WHAT IS BEING ASKED: In the entries that follow, the line with "0.097 | 0.516 |" opens the range and the line with "0 | 0.778 |" closes it; repeat that range exactly, both lines included.

★ ★ ★ ★ ★ ★ ★

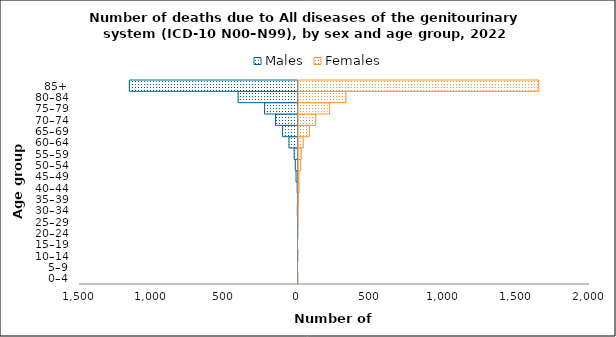
| Category | Males | Females |
|---|---|---|
| 0–4 | 0 | 1 |
| 5–9 | 0 | 0 |
| 10–14 | -1 | 0 |
| 15–19 | 0 | 0 |
| 20–24 | -1 | 0 |
| 25–29 | -2 | 1 |
| 30–34 | -5 | 3 |
| 35–39 | -2 | 4 |
| 40–44 | -6 | 10 |
| 45–49 | -14 | 9 |
| 50–54 | -19 | 22 |
| 55–59 | -27 | 25 |
| 60–64 | -62 | 39 |
| 65–69 | -106 | 81 |
| 70–74 | -155 | 125 |
| 75–79 | -230 | 220 |
| 80–84 | -411 | 332 |
| 85+ | -1158 | 1655 |
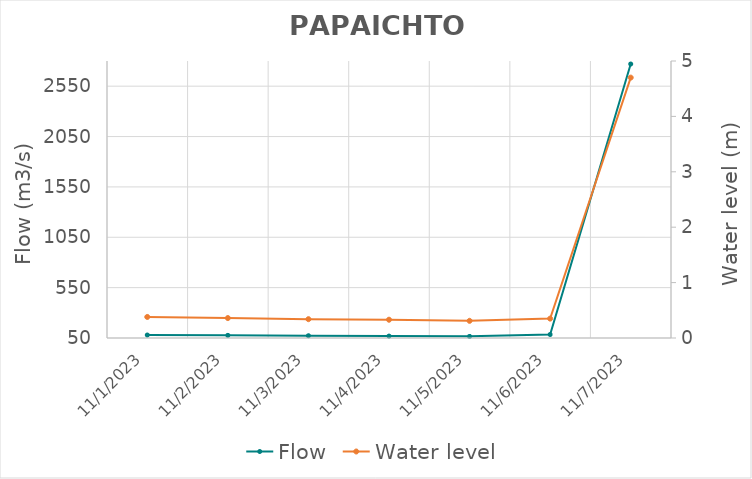
| Category | Flow |
|---|---|
| 7/20/23 | 837.27 |
| 7/19/23 | 849.27 |
| 7/18/23 | 832.69 |
| 7/17/23 | 822.17 |
| 7/16/23 | 820.25 |
| 7/15/23 | 831.71 |
| 7/14/23 | 917.4 |
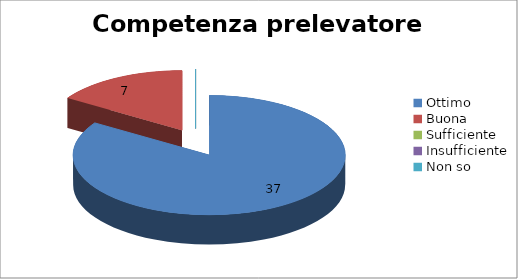
| Category | Competenza prelevatore |
|---|---|
| Ottimo | 37 |
| Buona | 7 |
| Sufficiente | 0 |
| Insufficiente | 0 |
| Non so | 0 |
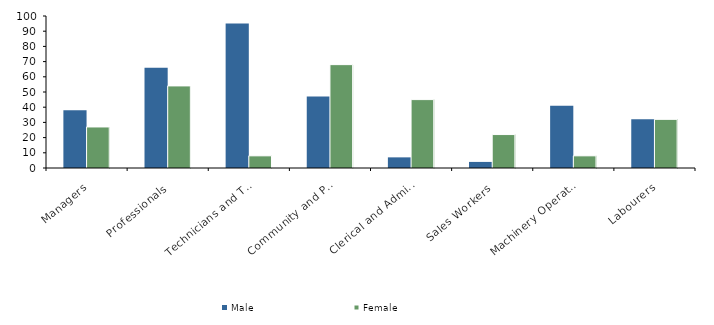
| Category | Male | Female |
|---|---|---|
| Managers | 38 | 27 |
| Professionals | 66 | 54 |
| Technicians and Trades Workers | 95 | 8 |
| Community and Personal Service Workers | 47 | 68 |
| Clerical and Administrative Workers | 7 | 45 |
| Sales Workers | 4 | 22 |
| Machinery Operators and Drivers | 41 | 8 |
| Labourers | 32 | 32 |
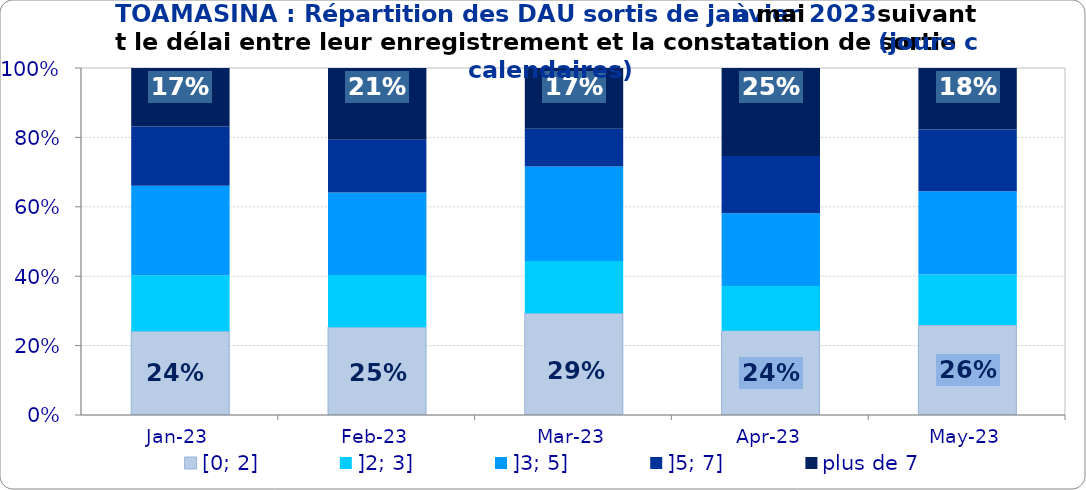
| Category | [0; 2] | ]2; 3] | ]3; 5] | ]5; 7] | plus de 7 |
|---|---|---|---|---|---|
| 2023-01-01 | 0.242 | 0.161 | 0.258 | 0.171 | 0.169 |
| 2023-02-01 | 0.253 | 0.15 | 0.238 | 0.152 | 0.207 |
| 2023-03-01 | 0.293 | 0.151 | 0.272 | 0.109 | 0.175 |
| 2023-04-01 | 0.243 | 0.129 | 0.209 | 0.165 | 0.254 |
| 2023-05-01 | 0.259 | 0.146 | 0.24 | 0.178 | 0.177 |
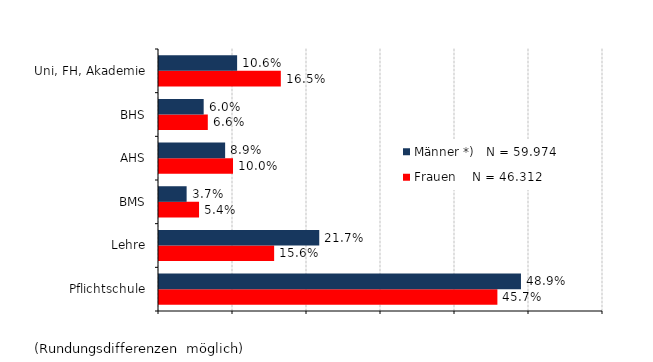
| Category | Frauen    N = 46.312 | Männer *)   N = 59.974 |
|---|---|---|
| Pflichtschule | 0.457 | 0.489 |
| Lehre | 0.156 | 0.217 |
| BMS | 0.054 | 0.037 |
| AHS | 0.1 | 0.089 |
| BHS | 0.066 | 0.06 |
| Uni, FH, Akademie | 0.165 | 0.106 |
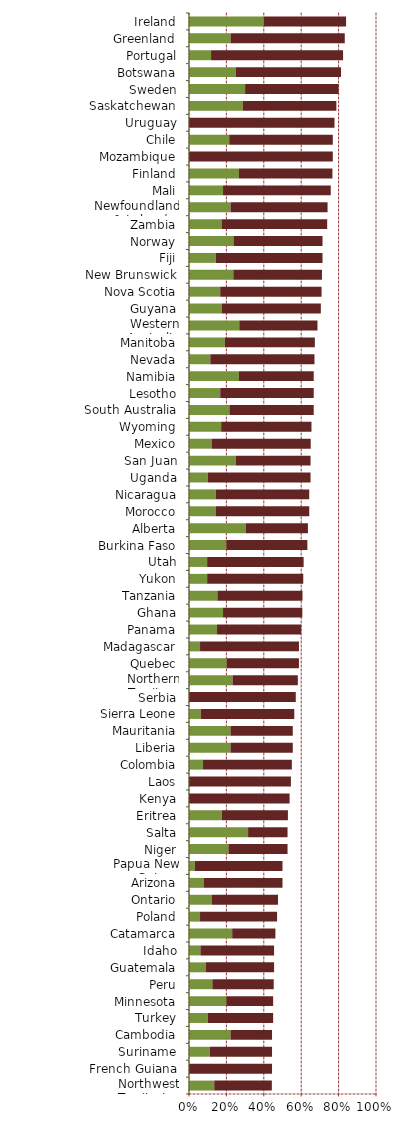
| Category | Series 0 | Series 1 |
|---|---|---|
| Northwest Territories | 0.135 | 0.308 |
| French Guiana | 0 | 0.444 |
| Suriname | 0.111 | 0.333 |
| Cambodia | 0.222 | 0.222 |
| Turkey | 0.1 | 0.35 |
| Minnesota | 0.2 | 0.25 |
| Peru | 0.125 | 0.328 |
| Guatemala | 0.091 | 0.364 |
| Idaho | 0.061 | 0.394 |
| Catamarca | 0.231 | 0.231 |
| Poland | 0.059 | 0.412 |
| Ontario | 0.121 | 0.355 |
| Arizona | 0.078 | 0.422 |
| Papua New Guinea | 0.031 | 0.469 |
| Niger | 0.211 | 0.316 |
| Salta | 0.316 | 0.211 |
| Eritrea | 0.176 | 0.353 |
| Kenya | 0 | 0.538 |
| Laos | 0 | 0.545 |
| Colombia | 0.075 | 0.475 |
| Liberia | 0.222 | 0.333 |
| Mauritania | 0.222 | 0.333 |
| Sierra Leone | 0.063 | 0.5 |
| Serbia | 0 | 0.571 |
| Northern Territory | 0.233 | 0.349 |
| Quebec | 0.202 | 0.386 |
| Madagascar | 0.059 | 0.529 |
| Panama | 0.15 | 0.45 |
| Ghana | 0.182 | 0.424 |
| Tanzania | 0.152 | 0.455 |
| Yukon | 0.097 | 0.514 |
| Utah | 0.097 | 0.516 |
| Burkina Faso | 0.2 | 0.433 |
| Alberta | 0.303 | 0.333 |
| Morocco | 0.143 | 0.5 |
| Nicaragua | 0.143 | 0.5 |
| Uganda | 0.1 | 0.55 |
| San Juan | 0.25 | 0.4 |
| Mexico | 0.121 | 0.53 |
| Wyoming | 0.172 | 0.483 |
| South Australia | 0.216 | 0.451 |
| Lesotho | 0.167 | 0.5 |
| Namibia | 0.267 | 0.4 |
| Nevada | 0.114 | 0.557 |
| Manitoba | 0.192 | 0.481 |
| Western Australia | 0.269 | 0.418 |
| Guyana | 0.176 | 0.529 |
| Nova Scotia | 0.167 | 0.542 |
| New Brunswick | 0.237 | 0.474 |
| Fiji | 0.143 | 0.571 |
| Norway | 0.238 | 0.476 |
| Zambia | 0.174 | 0.565 |
| Newfoundland & Labrador | 0.222 | 0.519 |
| Mali | 0.182 | 0.576 |
| Finland | 0.267 | 0.5 |
| Mozambique | 0 | 0.769 |
| Chile | 0.215 | 0.554 |
| Uruguay | 0 | 0.778 |
| Saskatchewan | 0.288 | 0.5 |
| Sweden | 0.3 | 0.5 |
| Botswana | 0.25 | 0.563 |
| Portugal | 0.118 | 0.706 |
| Greenland | 0.222 | 0.611 |
| Ireland | 0.4 | 0.44 |

★ ★ ★ ★ ★ ★ ★

SOLUTION FOR THIS EXERCISE:
| Utah | 0.097 | 0.516 |
| Burkina Faso | 0.2 | 0.433 |
| Alberta | 0.303 | 0.333 |
| Morocco | 0.143 | 0.5 |
| Nicaragua | 0.143 | 0.5 |
| Uganda | 0.1 | 0.55 |
| San Juan | 0.25 | 0.4 |
| Mexico | 0.121 | 0.53 |
| Wyoming | 0.172 | 0.483 |
| South Australia | 0.216 | 0.451 |
| Lesotho | 0.167 | 0.5 |
| Namibia | 0.267 | 0.4 |
| Nevada | 0.114 | 0.557 |
| Manitoba | 0.192 | 0.481 |
| Western Australia | 0.269 | 0.418 |
| Guyana | 0.176 | 0.529 |
| Nova Scotia | 0.167 | 0.542 |
| New Brunswick | 0.237 | 0.474 |
| Fiji | 0.143 | 0.571 |
| Norway | 0.238 | 0.476 |
| Zambia | 0.174 | 0.565 |
| Newfoundland & Labrador | 0.222 | 0.519 |
| Mali | 0.182 | 0.576 |
| Finland | 0.267 | 0.5 |
| Mozambique | 0 | 0.769 |
| Chile | 0.215 | 0.554 |
| Uruguay | 0 | 0.778 |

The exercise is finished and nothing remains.